--- START ---

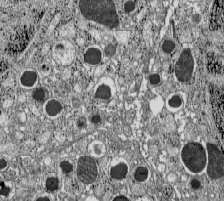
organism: C57BL Mouse
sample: Pancreatic islet
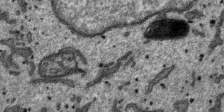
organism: Human
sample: Lung epithelial cells, uninfected (mock) control
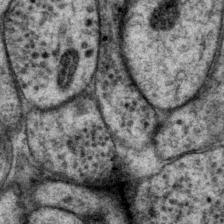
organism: P. pacificus
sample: Pharynx
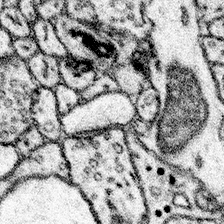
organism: Mouse
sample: Somatosensory cortex neuropil
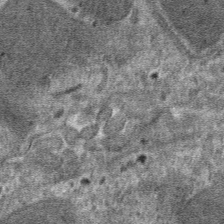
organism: Mouse
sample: Mouse hepatocytes
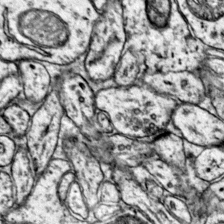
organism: Mouse
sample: Primary visual cortex
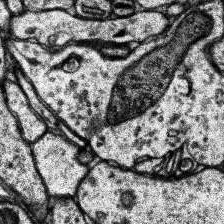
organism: Human
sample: Temporal Lobe
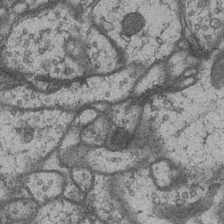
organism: Drosophila
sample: Optic medulla
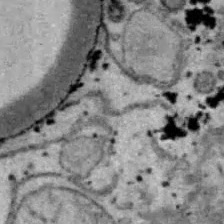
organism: Mouse
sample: Liver from an obese (ob/ob) mouse
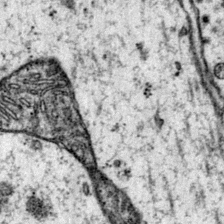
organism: Mouse
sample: Primary visual cortex
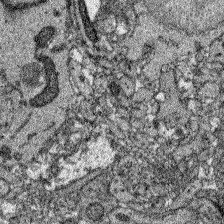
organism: Zebrafish
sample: Larval olfactory bulb
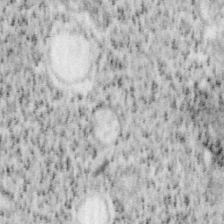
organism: Mouse
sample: OT-I killer T cells with ID8 ovarian cancer cells
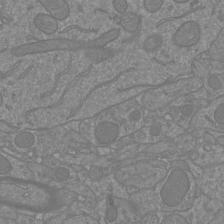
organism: Mouse
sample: Cortical neurons
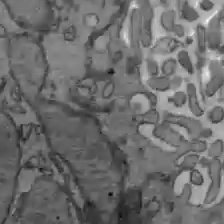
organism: C57BL Mouse
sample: Liver
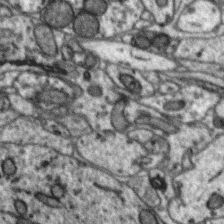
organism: Zebra finch
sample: Brain
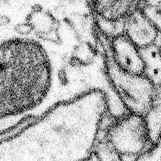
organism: Mouse
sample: Somatosensory cortex neuropil
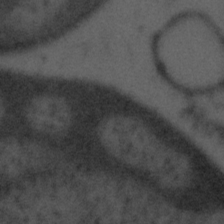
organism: Tuwongella immobilis
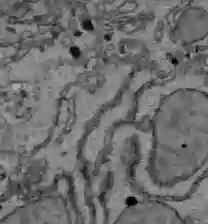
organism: C57BL Mouse
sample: Liver
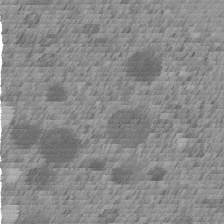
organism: C. elegans
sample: C. elegans embryo early stage
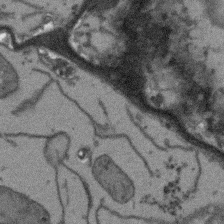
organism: Arabidopsis thaliana
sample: Root tip
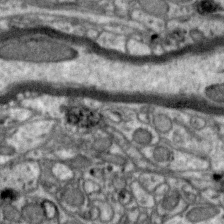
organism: Zebra finch
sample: Brain
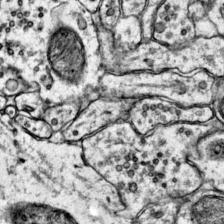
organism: Mouse
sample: Primary visual cortex
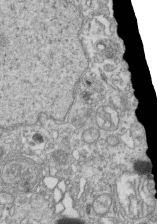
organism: Human
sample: HeLa cell HIV synapse
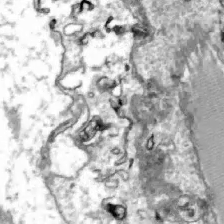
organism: Zebrafish
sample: Actinotrichia fibers
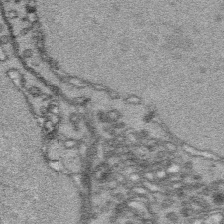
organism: Platynereis dumerilii
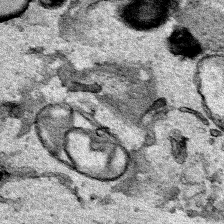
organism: Human
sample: Mitochondria in HCT116 cells
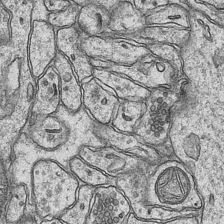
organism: Mouse
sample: CA1 Hippocampus
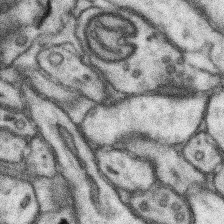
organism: Mouse
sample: Somatosensory cortex neuropil
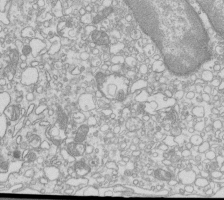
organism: Mouse
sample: Macrophages
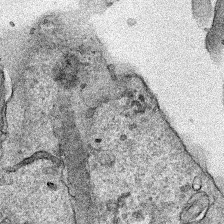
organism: Human
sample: Mitochondria in HCT116 cells
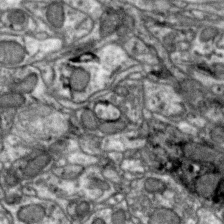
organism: Zebra finch
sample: Brain
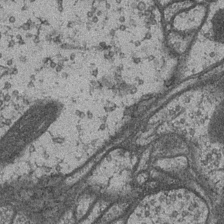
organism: Drosophila
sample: Optic medulla
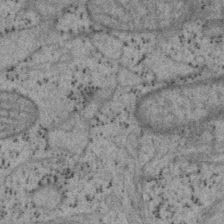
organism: Human
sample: HeLa cells
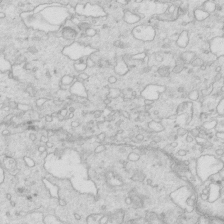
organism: Mouse
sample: Multiciliated cells
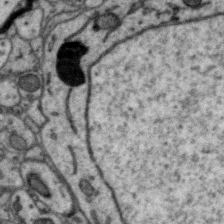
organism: Zebra finch
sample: Brain
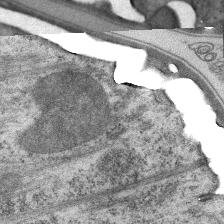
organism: C. elegans
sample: Pharynx
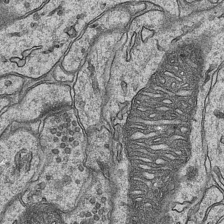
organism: Mouse
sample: CA1 Hippocampus
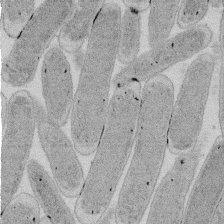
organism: E. coli
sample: Bacterial nucleoid
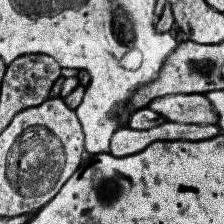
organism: Human
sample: Temporal Lobe
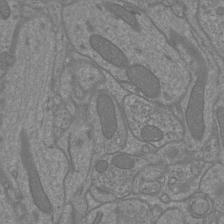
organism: Mouse
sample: Cortical neurons
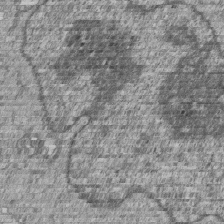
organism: Human
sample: MDA-MB-231 cells
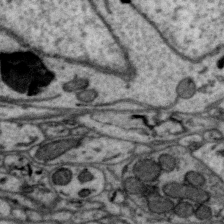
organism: Zebra finch
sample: Brain
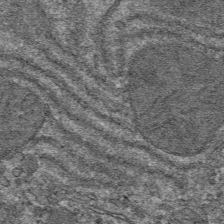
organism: Mouse
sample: Mouse hepatocytes
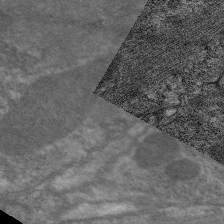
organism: C. elegans
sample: Pharynx
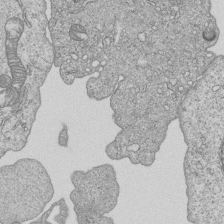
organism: Human
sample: MDA-MB-231 cells
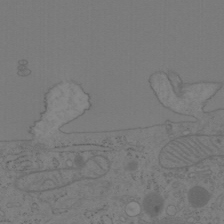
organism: Human
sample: HeLa cells
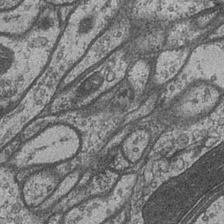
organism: Drosophila
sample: Optic medulla
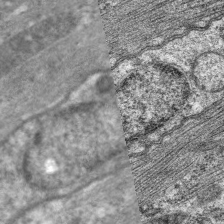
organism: C. elegans
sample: Pharynx
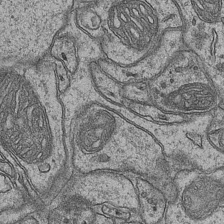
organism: Mouse
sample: CA1 Hippocampus
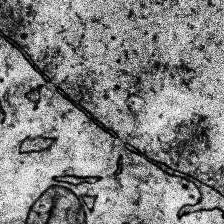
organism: Human
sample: Temporal Lobe
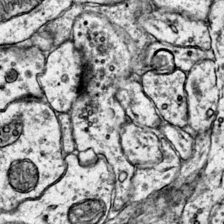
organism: Mouse
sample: Primary visual cortex
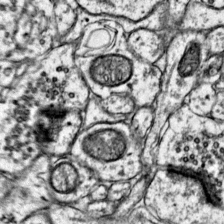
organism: Mouse
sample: Primary visual cortex
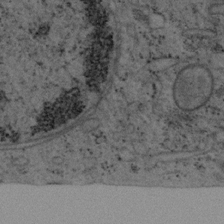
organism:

--- END ---

■ The task:
Write out the listing above in full, word for word, with no pictures.

■ Answer area:
organism: C57BL Mouse
sample: Pancreatic islet
organism: Human
sample: Lung epithelial cells, uninfected (mock) control
organism: P. pacificus
sample: Pharynx
organism: Mouse
sample: Somatosensory cortex neuropil
organism: Mouse
sample: Mouse hepatocytes
organism: Mouse
sample: Primary visual cortex
organism: Human
sample: Temporal Lobe
organism: Drosophila
sample: Optic medulla
organism: Mouse
sample: Liver from an obese (ob/ob) mouse
organism: Mouse
sample: Primary visual cortex
organism: Zebrafish
sample: Larval olfactory bulb
organism: Mouse
sample: OT-I killer T cells with ID8 ovarian cancer cells
organism: Mouse
sample: Cortical neurons
organism: C57BL Mouse
sample: Liver
organism: Zebra finch
sample: Brain
organism: Mouse
sample: Somatosensory cortex neuropil
organism: Tuwongella immobilis
organism: C57BL Mouse
sample: Liver
organism: C. elegans
sample: C. elegans embryo early stage
organism: Arabidopsis thaliana
sample: Root tip
organism: Zebra finch
sample: Brain
organism: Mouse
sample: Primary visual cortex
organism: Human
sample: HeLa cell HIV synapse
organism: Zebrafish
sample: Actinotrichia fibers
organism: Platynereis dumerilii
organism: Human
sample: Mitochondria in HCT116 cells
organism: Mouse
sample: CA1 Hippocampus
organism: Mouse
sample: Somatosensory cortex neuropil
organism: Mouse
sample: Macrophages
organism: Human
sample: Mitochondria in HCT116 cells
organism: Zebra finch
sample: Brain
organism: Drosophila
sample: Optic medulla
organism: Human
sample: HeLa cells
organism: Mouse
sample: Multiciliated cells
organism: Zebra finch
sample: Brain
organism: C. elegans
sample: Pharynx
organism: Mouse
sample: CA1 Hippocampus
organism: E. coli
sample: Bacterial nucleoid
organism: Human
sample: Temporal Lobe
organism: Mouse
sample: Cortical neurons
organism: Human
sample: MDA-MB-231 cells
organism: Zebra finch
sample: Brain
organism: Mouse
sample: Mouse hepatocytes
organism: C. elegans
sample: Pharynx
organism: Human
sample: MDA-MB-231 cells
organism: Human
sample: HeLa cells
organism: Drosophila
sample: Optic medulla
organism: C. elegans
sample: Pharynx
organism: Mouse
sample: CA1 Hippocampus
organism: Human
sample: Temporal Lobe
organism: Mouse
sample: Primary visual cortex
organism: Mouse
sample: Primary visual cortex
organism:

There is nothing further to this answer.